Volunteer Jam XV was held again at Starwood Amphitheatre in Nashville. Special guests included Poco, Eddie Rabbitt, Little Feat, The Oak Ridge Boys, Paulette Carlson, Suzy Bogguss, Jo-El Sonnier, Pirates Of The Mississippi, Confederate Railroad, Hal Ketchum, The Desert Rose Band, and others. This year marked when Daniels left Epic Records and moved to the Liberty label.

=== Volunteer Jam XVI ===
October 29, 1996

The last of the original Jams, Volunteer Jam XVI, was held at the Tennessee Performing Arts Center in Nashville. The Jam was reimagined as an acoustic show and commemorated Daniels' 60th birthday. Special guests included Lorrie Morgan, David Ball, Billy Ray Cyrus, Tracy Byrd, Tracy Lawrence, John Berry, Randy Scruggs and BlackHawk.

=== Volunteer Jam XVII (Volunteer Jam Colorado) ===
May 24, 2014

An unofficial Volunteer Jam concert was held at Fiddler's Green Amphitheatre outside Denver, honoring members of the military, the Red Cross and first responders. Also appearing with the CDB were Craig Campbell, BlackHawk and The Outlaws. Daniels was interviewed by Dan Rather prior to the show, which was then broadcast live on AXS TV after the interview.

=== Volunteer Jam XVIII (40th Anniversary Volunteer Jam) ===
August 12, 2015

The CDB celebrated the 40th anniversary of the Volunteer Jam with an all-star lineup at Bridgestone Arena in Nashville. Artists scheduled to perform included Travis Tritt, Montgomery Gentry, Billy Ray Cyrus, The Kentucky Headhunters, The Outlaws, Lee Roy Parnell, Trace Adkins, Colt Ford, Tracy Lawrence, Craig Morgan, Ted Nugent, The Oak Ridge Boys and Michael W. Smith.

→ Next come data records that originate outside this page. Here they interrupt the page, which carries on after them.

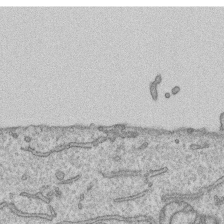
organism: Human
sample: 1205lu cells
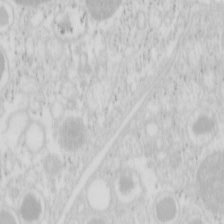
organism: Mouse
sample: Pancreas
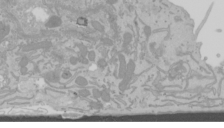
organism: Mouse
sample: Cancer cell death in ED-1 cells
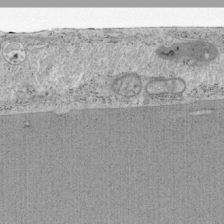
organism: Human
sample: HeLa cells
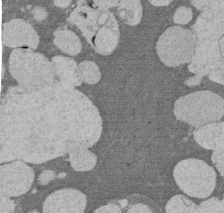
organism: Rat
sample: Salivary granule
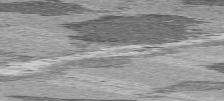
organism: C57BL Mouse
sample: Heart
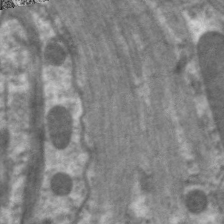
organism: C. elegans
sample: Pharynx
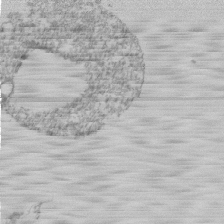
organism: Mouse
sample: Activated Pmel transgenic CD8+ T Cells
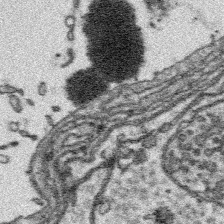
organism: Platynereis dumerilii
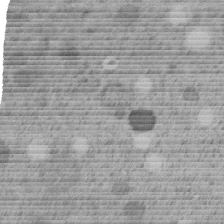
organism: C. elegans
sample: C. elegans embryo early stage
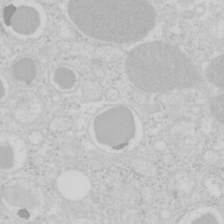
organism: Mouse
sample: Pancreas
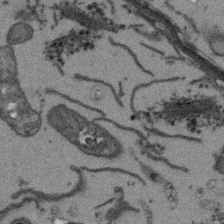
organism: Arabidopsis thaliana
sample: Root tip
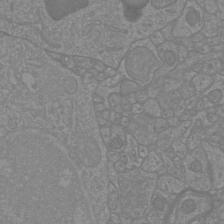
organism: Mouse
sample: Cortical neurons
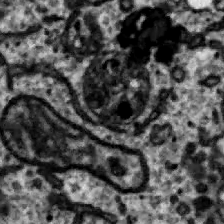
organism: Human
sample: HeLa cells
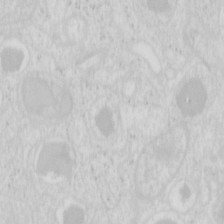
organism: Mouse
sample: Pancreas
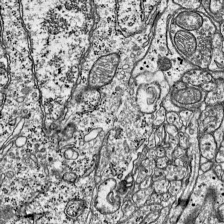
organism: Mouse
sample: Visual Cortex

=== Volunteer Jam XIX (Charlie Daniels 80th Birthday Volunteer Jam) ===
November 30, 2016

Daniels celebrated his 80th birthday with a Volunteer Jam on November 30, 2016, with special guests Chris Stapleton, Travis Tritt, Kid Rock, Larry The Cable Guy, 3 Doors Down and Luke Bryan.

=== Volunteer Jam XX: A Tribute to Charlie ===
March 7, 2018

"Volunteer Jam XX: A Tribute to Charlie" included the CDB, Alison Krauss, Billy Gibbons of ZZ Top, Blackberry Smoke, Bobby Bare, Chris Janson, Chuck Leavell, Eddie Montgomery of Montgomery Gentry, Jamey Johnson, Justin Moore, The Oak Ridge Boys, Ricky Skaggs, Alabama, Sara Evans, Lee Brice, Chris Young and Travis Tritt. It was recorded for broadcast on AXS TV, as well as DVD/CD releases.

=== Volunteer Jam XXI: A Musical Salute to Charlie Daniels ===
August 18, 2021

"Volunteer Jam XXI: A Musical Salute to Charlie Daniels." Organised by David Corlew (Daniels' business manager), the first event after his July 6, 2020 death is a benefit for Daniels' charity The Journey Home Project. The event featured the surviving members of the CDB in addition to Alabama, The Marshall Tucker Band, Ricky Skaggs, The Gatlin Brothers, Chris Young, Randy Travis, Travis Tritt, Lorrie Morgan, Exile, Michael W. Smith, Big & Rich, Anthony Castagna, CeCe Winans, Gretchen Wilson, 38 Special, The Allman Betts Band, Cedric Burnside, Jenny Tolman, the Atlanta Rhythm Section, Travis Denning, Johnny Lee, Rhett Akins, Scooter Brown Band, The SteelDrivers, Pure Prairie League and comedian Dusty Slay. SiriusXM‘s Storme Warren hosted.